The toothpastes of any of the preceding embodiments may also contain a fluoride source—i.e., a fluoride-containing compound having a beneficial effect on the care and hygiene of the oral cavity, e.g. diminution of enamel solubility in acid and protection of the teeth against decay. Examples of suitable fluoride sources include sodium fluoride, stannous fluoride, potassium fluoride, potassium stannous fluoride (SNFZ-KF), potassium fluorozirconate, sodium hexafluorostannate, stannous chlorfluoride, and sodium monofluorophosphate (MFP). Where present, the fluoride source would provide fluoride ion in amounts sufficient to supply about 25 ppm to about 25,000 ppm of fluoride ions, generally at least about 500 ppm, e.g., about 500 to about 2000 ppm, e.g., about 1000 to about 1600 ppm, e.g., about 1450 ppm. The appropriate level of fluoride will depend on the particular application. A toothpaste for general consumer use would typically have about 1000 to about 1500 ppm, with pediatric toothpaste having somewhat less. A dentifrice or coating for professional application could have as much as about 5,000 or even about 25,000 ppm fluoride. The amount by weight of these materials, which dissociate or release fluoride or fluorine-containing ions, will depend on the molecular weight of the counterion as well as on the particular application, but suitably may be present in an effective but non-toxic amount, usually within the range of 0.1 to 2% by weight. In some embodiments, a fluoride source selected from sodium fluoride, stannous fluoride, sodium monofluorophosphate and mixtures thereof, is used, for example the toothpaste of the invention may comprise an effective amount of sodium monofluorophosphate. In some embodiments, the fluoride source is sodium monofluorophosphate in an amount of from 0.5% to 1.0% by weight; or 0.6% to 0.9%, for example 0.7% to 0.8%.
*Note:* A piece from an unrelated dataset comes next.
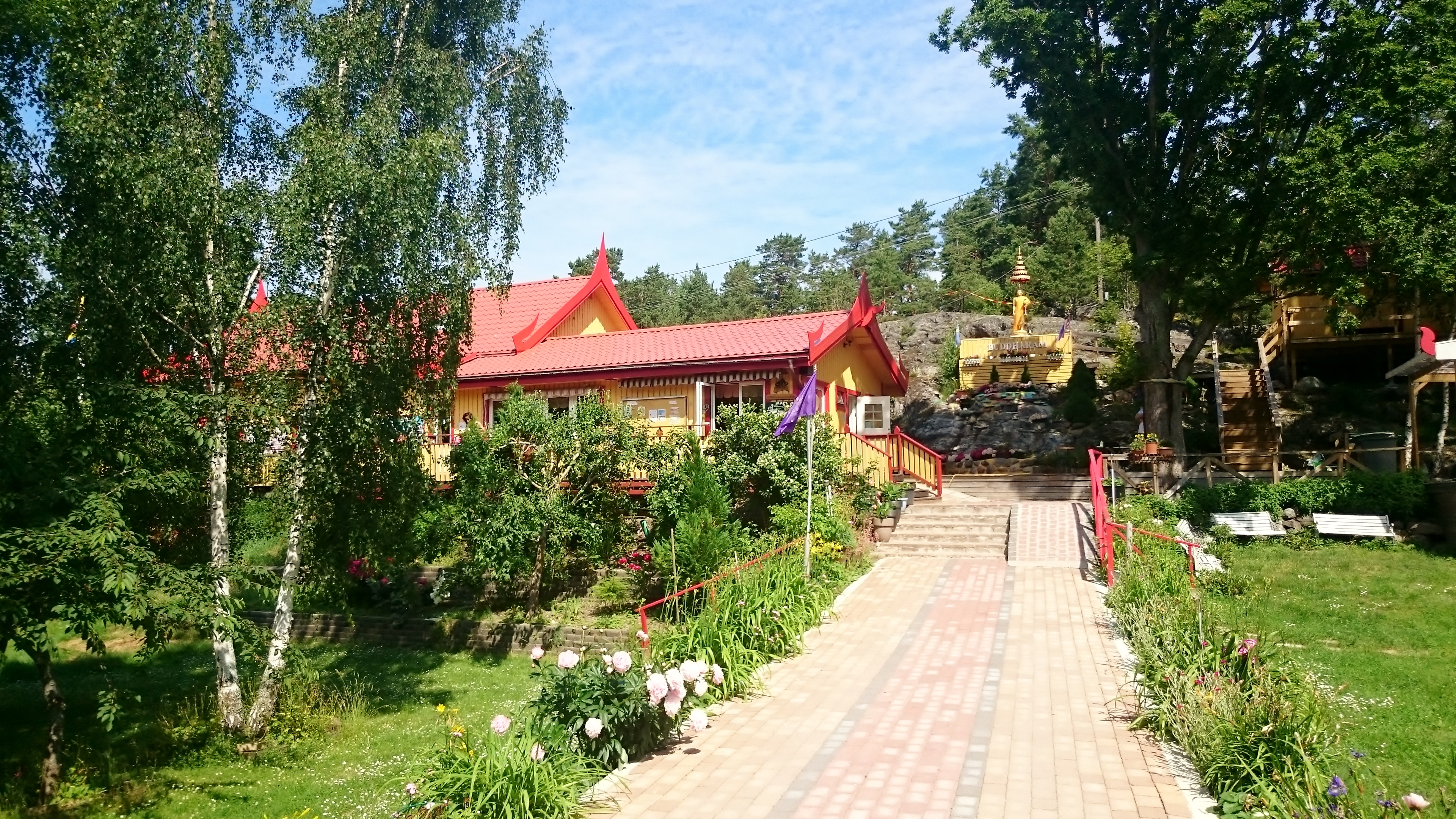 Buddhistiskt tempel i Torsby, Värmdö kommun.

The toothpastes of any of the preceding embodiments further include humectant, i.e. one or more humectants. Examples of suitable humectants include polyhydric alcohols (polyols) such as propylene glycol, glycerin, sorbitol, xylitol or low molecular weight polyethyleneglycols (PEGs). In various embodiments, humectants can prevent hardening of paste or gel compositions upon exposure to air, and also function as sweeteners. In some embodiments, the humectant system consists primarily or solely of sorbitol, e.g., in an amount of from 16% to 26%; or from 18% to 24%; or about 21% by weight of the toothpaste composition. However, the presence of other humectants still providing satisfactory toothpaste properties is also contemplated.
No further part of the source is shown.